I would then go to see a minister and have him pray with me; i would reaffirm my conviction and belief that the Christ is my Risen Savior and give thanks to Him that I would soon be joining Him.


After I left there, I would go to a funeral home and make my own arrangements so that my family didn't have the pain of doing that.  I would take finances into consideration and, if money was tight, I'd arrange for cremation because it is so much less expensive.


From there, I would go buy something wonderfully special for my husband, parents, siblings, and my very best friends ~ nothing elaborate, but something *special* ... something that means ME ~ in my case, I love dragonflies and hummingbirds, so i'd probably buy each of them a crystal dragonfly or hummingbird, but the one I got for my husband would be different than all the rest of them ~ his would be even more special.

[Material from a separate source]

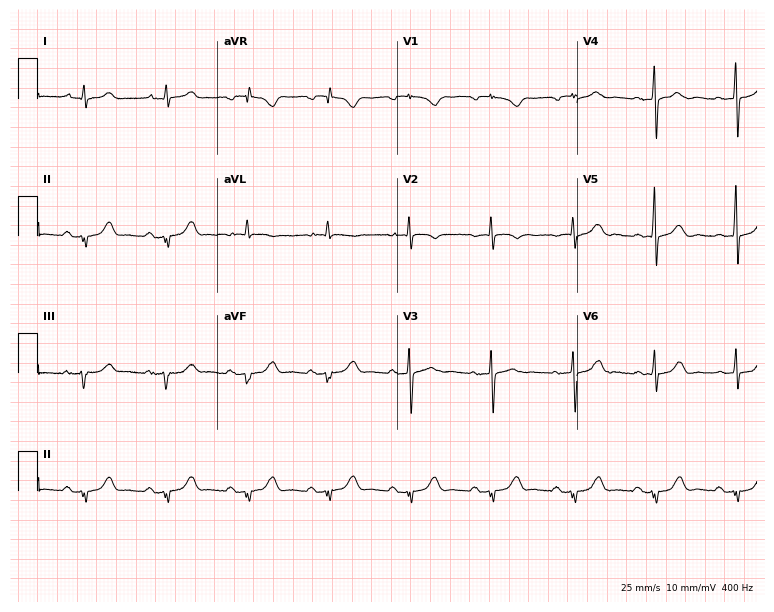
ECG — an 86-year-old male patient. Screened for six findings — first-degree AV block, right bundle branch block (RBBB), left bundle branch block (LBBB), sinus bradycardia, atrial fibrillation (AF), sinus tachycardia — none is recorded.

Once I got home, I'd call everyone and ask them to come over.  I would tell each family member and friend how much I love them and how much they had helped shaped my life and how grateful I am to have been a part of their life, even if we had had differences along the way and I would apologize for any part I played in those differences.


When that was done and their gifts given, I would hug and kiss each of them and then ask them to leave so that I could spend every last second with my husband.


I would do my best not to cry, but instead I would give every ounce in me to make those last hours together the best hours ever.  I would tell him to move on when he was ready and not to grieve too long because life was still out there waiting for him on Earth and I would be waiting for him in Heaven.  I would recount all the beautiful times we had had together and thank him for loving me and being the most important person in my life.  I would recall as many things as possible that we had laughed over so that we could laugh over them again.  I would touch his face and memorize it.


Near the very end of my time, I would then tell him that I had made arrangements with a funeral home and all he needed to do was call the number and they'd take care of everything and ask him to go to my parents' and help them cope.


And when I knew the time was upon me, I would kiss my husband goodbye, tell him one last time that I love him and then I'd look upward with my eyes and with my soul and wait for the Light and look forward to being in Heaven, seeing Jesus, and joining those who have gone before me.